About this exercise >> Take the line with "712 | 143 | 42 |" as the first line and the last line of the data as the final one. Write out those lines exactly, and no others.
Material provided START
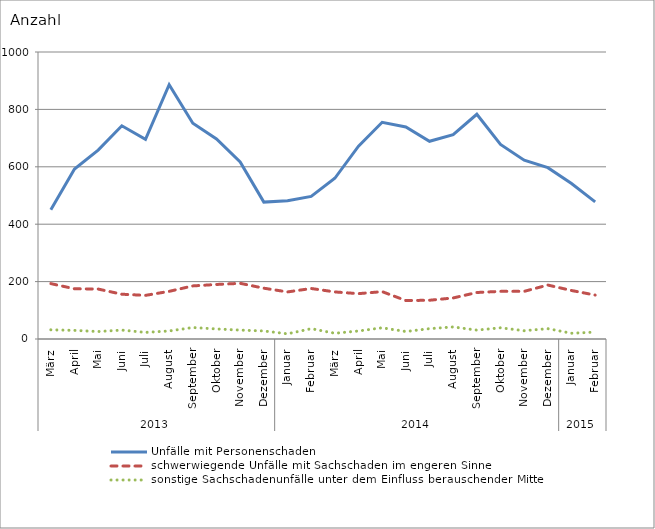
| Category | Unfälle mit Personenschaden | schwerwiegende Unfälle mit Sachschaden im engeren Sinne | sonstige Sachschadenunfälle unter dem Einfluss berauschender Mittel |
|---|---|---|---|
| 0 | 450 | 193 | 32 |
| 1 | 592 | 175 | 30 |
| 2 | 658 | 174 | 26 |
| 3 | 743 | 156 | 31 |
| 4 | 696 | 152 | 23 |
| 5 | 886 | 166 | 28 |
| 6 | 752 | 185 | 40 |
| 7 | 697 | 190 | 35 |
| 8 | 617 | 194 | 31 |
| 9 | 477 | 177 | 28 |
| 10 | 482 | 164 | 18 |
| 11 | 497 | 176 | 36 |
| 12 | 560 | 164 | 20 |
| 13 | 672 | 158 | 28 |
| 14 | 755 | 165 | 39 |
| 15 | 739 | 134 | 26 |
| 16 | 689 | 135 | 36 |
| 17 | 712 | 143 | 42 |
| 18 | 783 | 162 | 31 |
| 19 | 678 | 166 | 39 |
| 20 | 623 | 166 | 29 |
| 21 | 597 | 188 | 36 |
| 22 | 542 | 169 | 20 |
| 23 | 478 | 153 | 24 |
Material provided END
Problem solution >>
| 17 | 712 | 143 | 42 |
| 18 | 783 | 162 | 31 |
| 19 | 678 | 166 | 39 |
| 20 | 623 | 166 | 29 |
| 21 | 597 | 188 | 36 |
| 22 | 542 | 169 | 20 |
| 23 | 478 | 153 | 24 |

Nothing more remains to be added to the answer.